A schematic overview on the effect of EVC on the exciton dynamics can be obtained by inspecting the molecular dimer model shown in Fig. 1 (for a more detailed account on this model, see also Ref. [40]). Here, we have included one harmonic oscillator coordinate and two electronic states, S0 and S1, per monomer. For this situation there are three electronic configurations: First, both molecules are in their electronic ground state, (S0,S0), and the two-dimensional harmonic potential energy surface (PES) is centered at the equilibrium position (axes origin at (0, 0)). In the two excited state configurations, (S1,S0) and (S0,S1), the PES is displaced along the coordinate of monomer 1 and 2, respectively. This gives rise to two intersecting PES as shown in Fig. 1a. As a consequence of the CC between the two excited electronic configurations the degeneracy of the PES is lifted leading to two adiabatic PES. The nuclear motion on the adiabatic PES is conveniently described employing symmetric (Q+) and antisymmetric (Q−) combinations of the local coordinates (Fig. 1a). While along Q+ one has a shifted harmonic oscillator-like PES, the motion along Q− is governed by a double minimum PES in the lower adiabatic state, Fig. 1b. The nuclear dynamics is rather different if coupled and uncoupled cases are compared. For instance, suppose that there has been a vertical laser pulse excitation of a wave packet from the electronic ground state. As a consequence of symmetry the initial motion of the wave packet’s center of gravity will be along Q+ in the coupled case. In other words, not only the excitons will be delocalized on the aggregate, the coupled vibrations will respond collectively to the excitation as well. In passing we note that the scenario shown in Fig. 1 is not unique to the case of molecular aggregates. For instance, gas phase hydrogen-bonded dimers have been discussed in the context of the present approach. Here, the special topology of the PES appears as a vibrational quenching of the electronic line splitting [41].

The generalization of the single mode to a multi-mode dimer model had been provided by Myers-Kelley in 2003 [42]. Applications to absorption spectra revealed that if the CC is large compared to the vibronic width of the monomer spectrum, the dimer absorption spectra exhibit simple Franck–Condon progressions, having reduced vibronic intensities compared with those of the monomer. When the CC is comparable to the vibronic bandwidth, the H-dimer absorption spectra were found to show irregular vibronic frequency spacings and intensity patterns. In Ref. [42] the theory for calculating hyper-Rayleigh and resonance Raman scattering signals of excitonic dimers was formulated (for earlier work, see Refs. [43], [44]). This approach was used by Leng et al. to calculate resonance Raman spectra for merocyanine dyes, as monomers in dichloromethane solution and as H-dimers in dioxane solution [45]. Furthermore, a time-dependent approach to the calculation of spectra was employed to take into account up to 30 vibrational modes. For a comparison of diagonalization and time-dependent methods, see Ref. [46]. Both approaches yielded spectra, which in the strong CC limit, resemble those of a single electronic transition with appropriately rescaled vibrational displacements, transition dipoles, and electronic 0–0 transition frequencies.

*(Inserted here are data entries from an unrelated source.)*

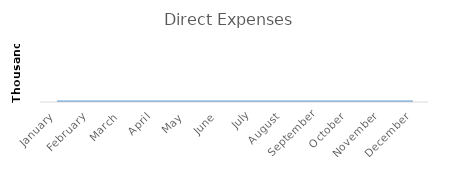
| Category | Direct Expenses |
|---|---|
| January | 0 |
| February | 0 |
| March | 0 |
| April | 0 |
| May | 0 |
| June | 0 |
| July | 0 |
| August | 0 |
| September | 0 |
| October | 0 |
| November | 0 |
| December | 0 |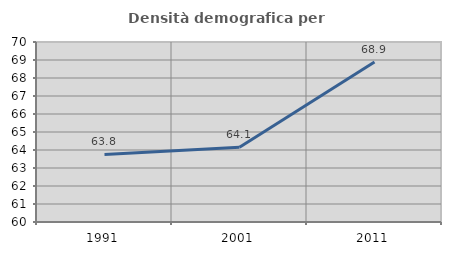
| Category | Densità demografica |
|---|---|
| 1991.0 | 63.755 |
| 2001.0 | 64.148 |
| 2011.0 | 68.89 |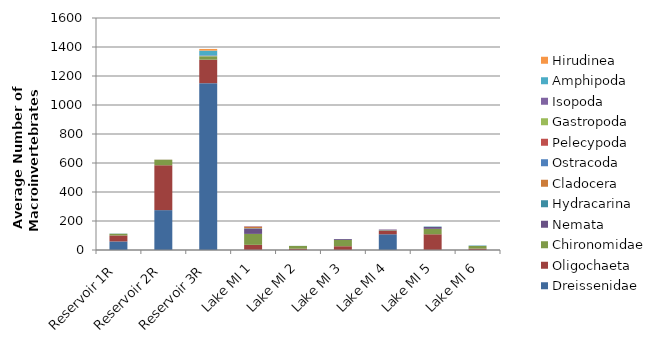
| Category | Dreissenidae | Oligochaeta | Chironomidae | Nemata | Hydracarina | Cladocera | Ostracoda | Pelecypoda | Gastropoda | Isopoda | Amphipoda | Hirudinea |
|---|---|---|---|---|---|---|---|---|---|---|---|---|
| Reservoir 1R | 59 | 41.5 | 11.5 | 0 | 1 | 0 | 0 | 0 | 0 | 0 | 0.5 | 0 |
| Reservoir 2R | 275 | 309.5 | 37.5 | 0 | 0.5 | 0 | 0 | 0 | 0 | 0 | 0.5 | 1 |
| Reservoir 3R | 1150.5 | 162 | 23 | 0.5 | 0 | 0 | 0 | 0 | 2 | 3.5 | 33.5 | 11.5 |
| Lake MI 1 | 0.5 | 35 | 75.5 | 37 | 2 | 8.5 | 2 | 3 | 0 | 0 | 0 | 0 |
| Lake MI 2 | 0 | 9 | 19 | 0 | 0.5 | 0 | 0 | 0 | 0 | 0 | 0 | 0 |
| Lake MI 3 | 0 | 26 | 43.5 | 6 | 0.5 | 0 | 0 | 0 | 0 | 0 | 0 | 0 |
| Lake MI 4 | 108.5 | 23.5 | 3.5 | 3 | 0 | 0.5 | 0 | 0 | 0 | 3 | 0 | 0 |
| Lake MI 5 | 0.5 | 108 | 37.5 | 12.5 | 3 | 0 | 0 | 0 | 0 | 0 | 0 | 0 |
| Lake MI 6 | 0 | 9.5 | 18 | 0 | 3 | 0 | 0 | 0 | 0 | 0 | 0 | 0 |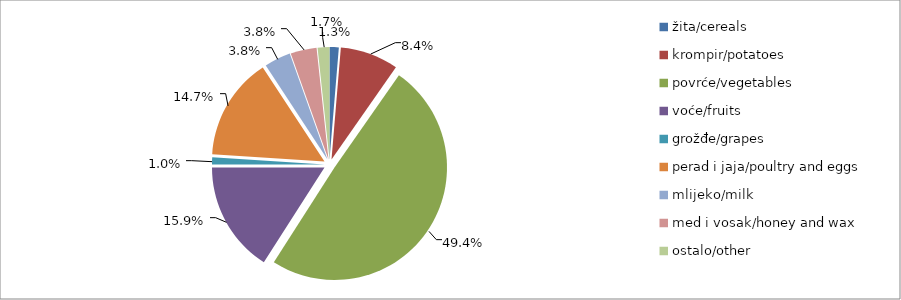
| Category | Series 0 |
|---|---|
| žita/cereals | 15602.5 |
| krompir/potatoes | 98595 |
| povrće/vegetables | 580806 |
| voće/fruits | 187653.5 |
| grožđe/grapes | 11808 |
| perad i jaja/poultry and eggs | 173450 |
| mlijeko/milk | 44684.5 |
| med i vosak/honey and wax | 44166 |
| ostalo/other | 19930 |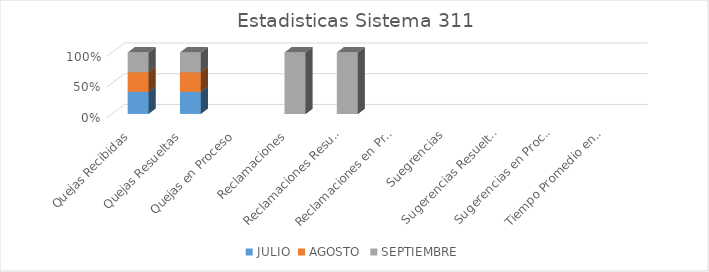
| Category | JULIO | AGOSTO | SEPTIEMBRE |
|---|---|---|---|
| Quejas Recibidas | 9 | 8 | 8 |
| Quejas Resueltas | 9 | 8 | 8 |
| Quejas en Proceso | 0 | 0 | 0 |
| Reclamaciones | 0 | 0 | 3 |
| Reclamaciones Resueltas | 0 | 0 | 3 |
| Reclamaciones en Proceso | 0 | 0 | 0 |
| Suegrencias | 0 | 0 | 0 |
| Sugerencias Resueltas | 0 | 0 | 0 |
| Sugerencias en Proceso | 0 | 0 | 0 |
| Tiempo Promedio en que fueron Respondidas | 0 | 0 | 0 |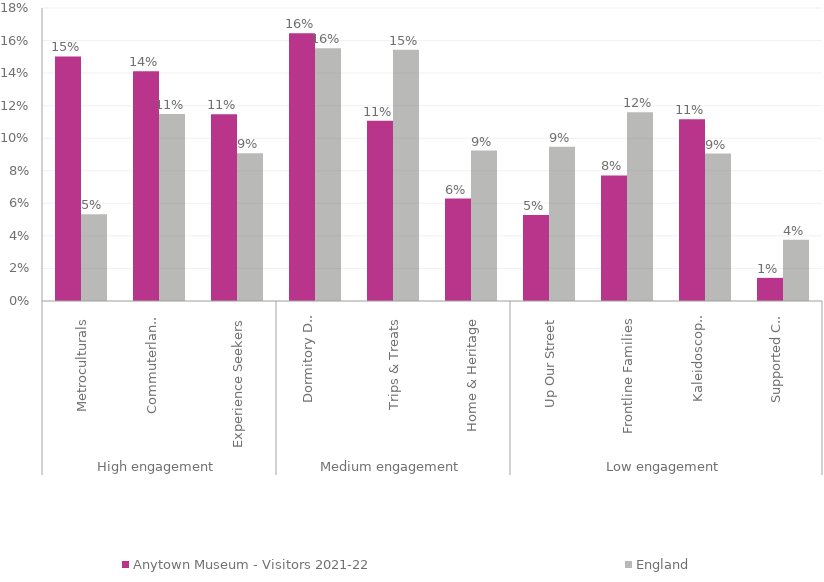
| Category | Anytown Museum - Visitors 2021-22 | England |
|---|---|---|
| 0 | 0.15 | 0.053 |
| 1 | 0.141 | 0.115 |
| 2 | 0.115 | 0.091 |
| 3 | 0.164 | 0.155 |
| 4 | 0.111 | 0.154 |
| 5 | 0.063 | 0.092 |
| 6 | 0.053 | 0.095 |
| 7 | 0.077 | 0.116 |
| 8 | 0.112 | 0.091 |
| 9 | 0.014 | 0.038 |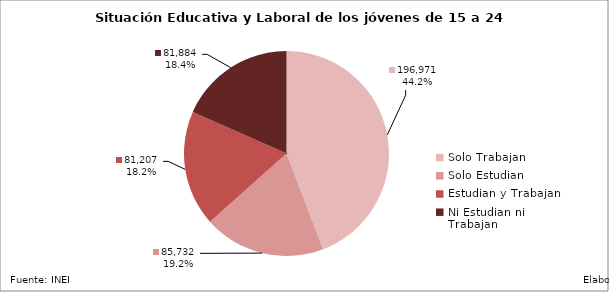
| Category | Series 0 |
|---|---|
| Solo Trabajan | 196970.69 |
| Solo Estudian | 85731.6 |
| Estudian y Trabajan | 81206.83 |
| Ni Estudian ni Trabajan | 81883.5 |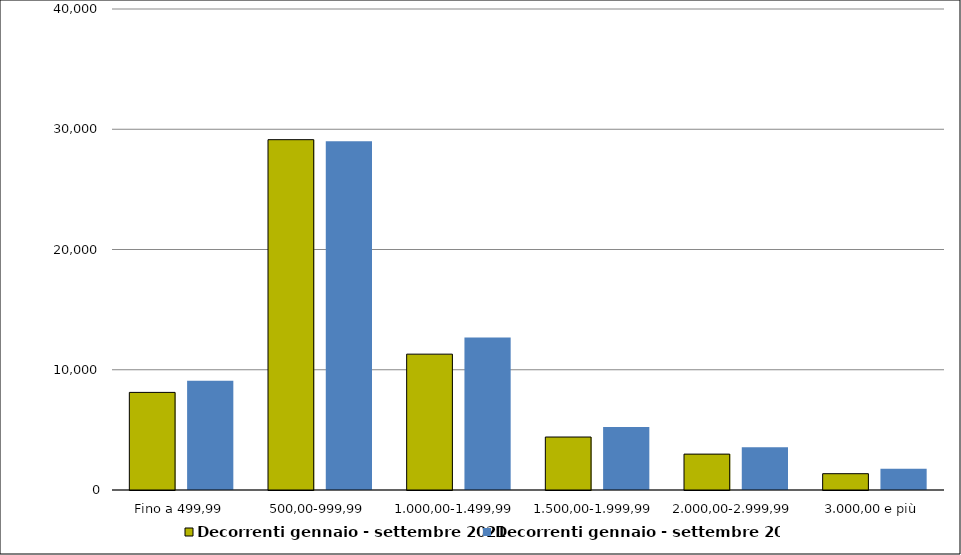
| Category | Decorrenti gennaio - settembre 2021 | Decorrenti gennaio - settembre 2020 |
|---|---|---|
|  Fino a 499,99  | 8116 | 9082 |
|  500,00-999,99  | 29133 | 28995 |
|  1.000,00-1.499,99  | 11297 | 12683 |
|  1.500,00-1.999,99  | 4405 | 5229 |
|  2.000,00-2.999,99  | 2984 | 3555 |
|  3.000,00 e più  | 1356 | 1760 |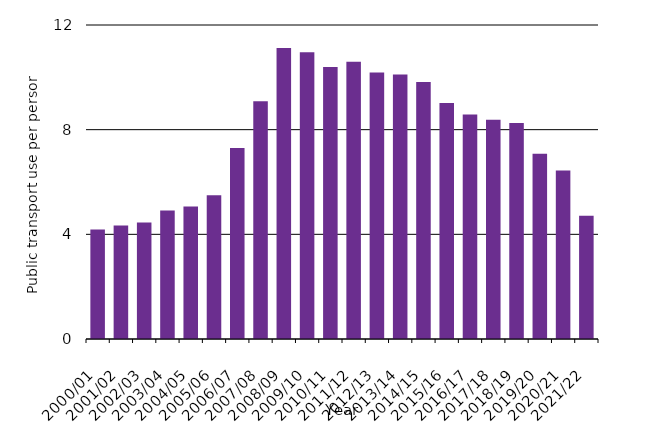
| Category | Public transport boardings per resident per annum |
|---|---|
| 2000/01 | 4.18 |
| 2001/02 | 4.339 |
| 2002/03 | 4.457 |
| 2003/04 | 4.915 |
| 2004/05 | 5.068 |
| 2005/06 | 5.493 |
| 2006/07 | 7.299 |
| 2007/08 | 9.089 |
| 2008/09 | 11.117 |
| 2009/10 | 10.96 |
| 2010/11 | 10.397 |
| 2011/12 | 10.596 |
| 2012/13 | 10.181 |
| 2013/14 | 10.108 |
| 2014/15 | 9.82 |
| 2015/16 | 9.023 |
| 2016/17 | 8.577 |
| 2017/18 | 8.384 |
| 2018/19 | 8.253 |
| 2019/20 | 7.08 |
| 2020/21 | 6.439 |
| 2021/22 | 4.706 |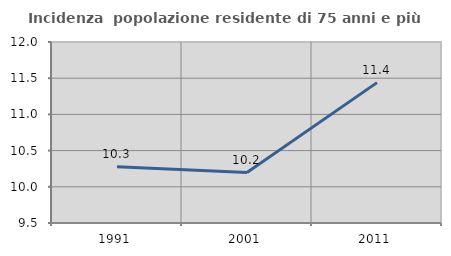
| Category | Incidenza  popolazione residente di 75 anni e più |
|---|---|
| 1991.0 | 10.276 |
| 2001.0 | 10.196 |
| 2011.0 | 11.439 |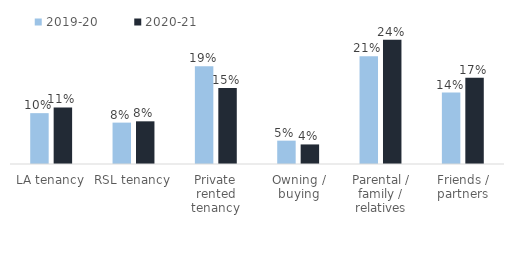
| Category | 2019-20 | 2020-21 |
|---|---|---|
| LA tenancy | 0.099 | 0.11 |
| RSL tenancy | 0.081 | 0.083 |
| Private rented tenancy | 0.19 | 0.148 |
| Owning / buying | 0.045 | 0.038 |
| Parental / family / relatives | 0.21 | 0.242 |
| Friends / partners | 0.139 | 0.168 |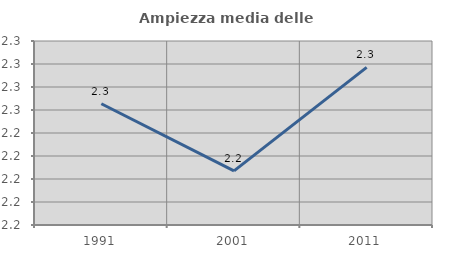
| Category | Ampiezza media delle famiglie |
|---|---|
| 1991.0 | 2.265 |
| 2001.0 | 2.207 |
| 2011.0 | 2.297 |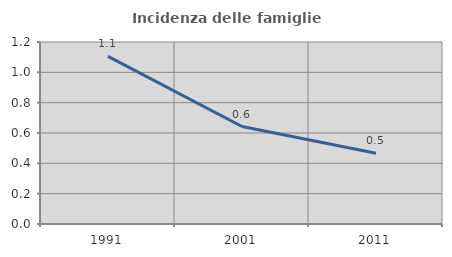
| Category | Incidenza delle famiglie numerose |
|---|---|
| 1991.0 | 1.105 |
| 2001.0 | 0.643 |
| 2011.0 | 0.466 |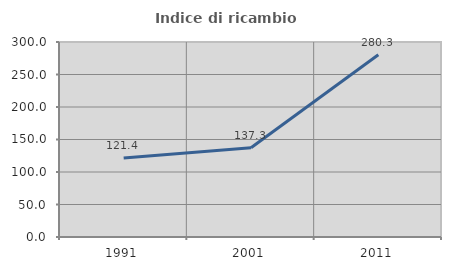
| Category | Indice di ricambio occupazionale  |
|---|---|
| 1991.0 | 121.392 |
| 2001.0 | 137.309 |
| 2011.0 | 280.252 |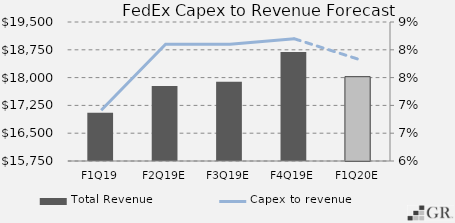
| Category | Total Revenue |
|---|---|
|  F1Q19  | 17052 |
|  F2Q19E  | 17772.5 |
|  F3Q19E  | 17888.8 |
|  F4Q19E  | 18692.3 |
|  F1Q20E  | 18024.89 |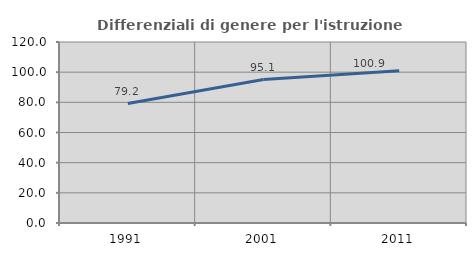
| Category | Differenziali di genere per l'istruzione superiore |
|---|---|
| 1991.0 | 79.164 |
| 2001.0 | 95.115 |
| 2011.0 | 100.916 |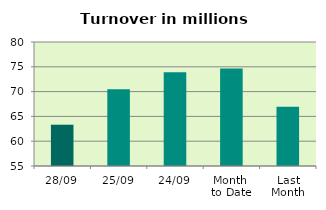
| Category | Series 0 |
|---|---|
| 28/09 | 63.324 |
| 25/09 | 70.458 |
| 24/09 | 73.903 |
| Month 
to Date | 74.68 |
| Last
Month | 66.948 |

Among other applications of methods based on direct diagonalization of the EV dimer Hamiltonian in an n-particle basis we mention the work of Guthmuller et al. In Ref. [47] absorption spectra of streptocyanine and its covalently bonded dimer were studied using time-dependent density functional theory. In particular an excitonic dimer in one-particle approximation has been compared to a supermolecule calculation of the Franck–Condon progression. In the supermolecule approach the system is treated as a whole and not as Coulomb-coupled monomers. For the considered example, which does not have a pronounced vibronic structure in the absorption spectrum though, this comparison yielded a rather good agreement. Subsequently, these authors presented successful simulations for the more challenging case of a PDI dimer (3,4,9,10-perylenetetracarboxylic diimide) using fourteen modes within a two-particle approximation, but restricting the excitation space to four and two simultaneously excited vibronic and vibrational modes, respectively [48].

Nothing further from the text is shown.